Managing global carbon emissions is one of the most pressing environmental concerns of our time.
Many scientists are concerned that anthropogenic (human-made) greenhouse gases (GHG)s are affecting Earth’s climate. Although
earth-warming gases exist naturally in the atmosphere, human activities are adding more of these GHGs, including carbon dioxide.
The challenge is to address anthropogenic GHG emissions while providing access to reliable, affordable, resilient electricity
around the world.
Carbon capture, utilization, and storage (CCUS) can address this challenge, and the activities conducted through the PCOR Partnership are playing an important role in developing CCUS technologies.
Plants take in CO2, release oxygen, and use the carbon to live and grow. Whether the plant dies, burns, or is consumed, the carbon ultimately recombines with oxygen, and CO2 is formed again. This process is a key part of the global carbon cycle: the flow of carbon in all its forms through the atmosphere, oceans, and land surface.
For most of human history, the global carbon cycle has been roughly in balance, meaning that the amount of carbon stored in the atmosphere, land, and oceans was constant. Human activities, namely, the burning of fossil fuels, deforestation, and other land use, have altered the balance of the carbon cycle, resulting in more CO2 being taken up by oceans and a 45% rise in atmospheric concentrations of CO2 since the start of the Industrial Revolution. The atmosphere now holds approximately 860 billion metric tons (or gigatonnes, GtC) of carbon, which is more carbon than contained in all of Earth’s living vegetation and roughly 80 GtC more than in 2000.
CO2 released to the atmosphere by human activity is called anthropogenic CO2, and the primary source in North America is the burning of fossil fuels for energy.
Industrial activities such as manufacturing cement, producing ethanol, refining petroleum, producing metals, and burning waste also contribute a significant amount of anthropogenic CO2. Collectively, these are referred to as large stationary CO2 point sources.
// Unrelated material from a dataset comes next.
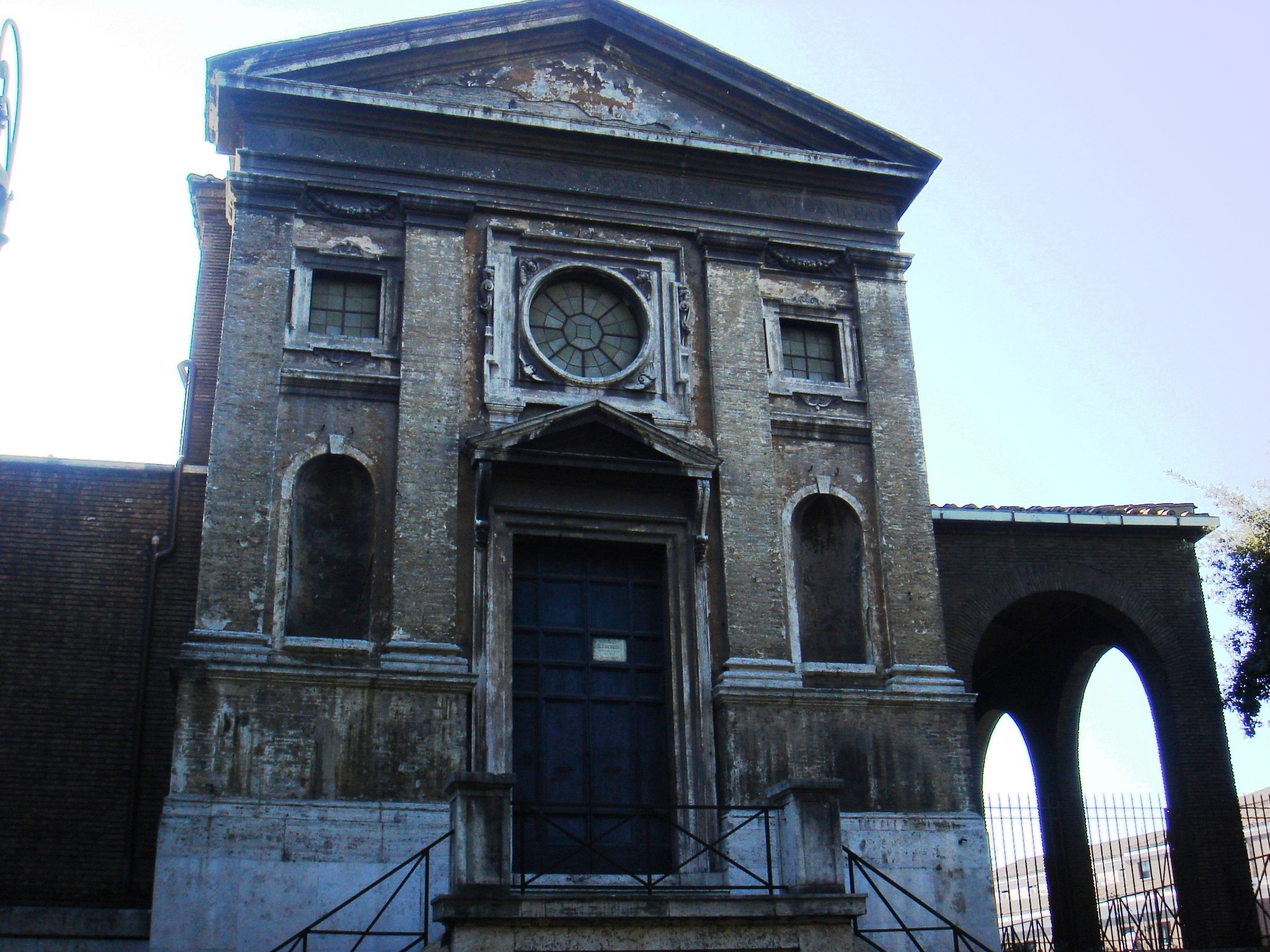 Roma, Sant'Omobono

Nonstationary CO2 emissions derive from activities such as using gasoline, diesel, and other fuels for transportation.
Changes in land use can also be a significant source of anthropogenic CO2. Practices like plowing, burning vegetation, and clearing forests release some of the exposed carbon in the soil and in the plants to the atmosphere as CO2.
Anthropogenic GHG emissions have grown from a few million tons per year in 1850 to nearly 40 billion tons (36 billion metric tons CO2) per year today. Global carbon emissions from fossil fuels have significantly increased the amount of GHGs from anthropogenic sources emitted to the atmosphere. Since 1970, GHG emissions have more than doubled, with emissions from fossil fuel combustion and industrial processes contributing more than 80% of the total emissions. Those emissions come from all industries; electricity generation and transportation are the biggest energy users.
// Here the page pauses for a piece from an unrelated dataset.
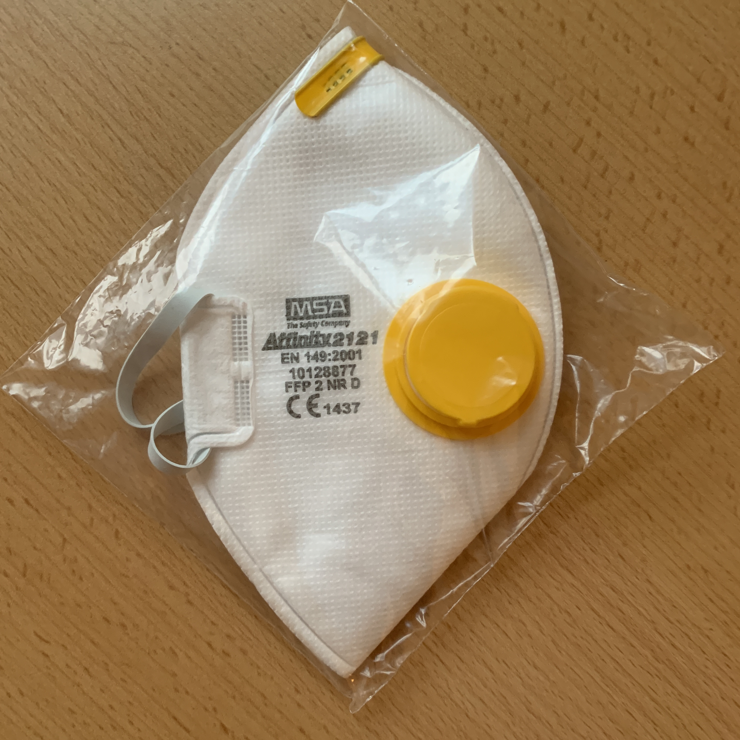 Mundschutz (OVP) FFP2

Societies with access to energy sources that are affordable, reliable, and resilient provide a better quality of life for their citizens. Developing economies are adopting the latest technology to improve life for their citizens. Meeting current and future energy demand will require an all-of-the-above energy portfolio.
Carbon management is a complex issue because most anthropogenic CO2 comes from making and using energy, and energy is critical to maintaining or improving quality of life. Solutions for stabilizing and reducing carbon emissions will go beyond energy conservation and increased use of renewable energy.